Back in 1999, not too long after the first appearance of PSK31, I decided that I wanted to construct a beacon transmitter that would operate using this mode - but at the time the only practical means of generating PSK31 was with a computer, a sound card and an SSB transmitter.  Not wanting to tie up that much gear for this purpose I set about to use the PIC16C84 microcontroller, which was popular among the homebrew builders at the time.

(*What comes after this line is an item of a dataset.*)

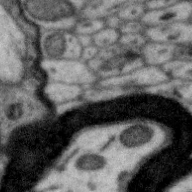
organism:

By this time the AM broadcast band had (relatively) recently been expanded up to 1705 kHz but very few stations occupied the new 1605-1705 kHz segment.  In perusing the FCC rules I noted that Part 15 §219 had been modified to allow low-power experimental operation (100 milliwatts DC input with a size-limited antenna) in this new segment and I decided that with the lack of activity in this frequency range that it was a good time to put up a "MedFER" (Medium Frequency Experimental Radio) beacon.
Figure 1:
The "Balanced Modulator" (Baseband) version of the PSK31
transmitter/exciter.  Built to test a concept, it has a few flaws,
but it did work.
Click on the image for a larger version.

The balanced modulator method

Upon investigating various methods of producing a PSK31 signal I experimented with the generation of a bipolar baseband signal that could be applied directly to a balanced mixer.  While this method worked well it had the problem than it required that all following stages be linear.

A diagram of the prototype of that transmitter may be seen in Figure 1.  For this transmitter a crystal-controlled oscillator is constructed using two transistors (Q1, Q2) and the output is buffered by U3, a 74HC00 quad NAND gate.  The frequency used for this circuit was unimportant as it was a "proof of concept" and I (think that I) used a 4.9152 MHz crystal which, although not in any amateur band, still allowed an "across the room" reception with a short length of wire as an antenna.  Following the first U3 NAND buffer the remaining sections are used to provide a two phase signal with the output split 180 degrees which fed a very simple balanced modulator consisting of just two diodes, a few capacitors and some resistors.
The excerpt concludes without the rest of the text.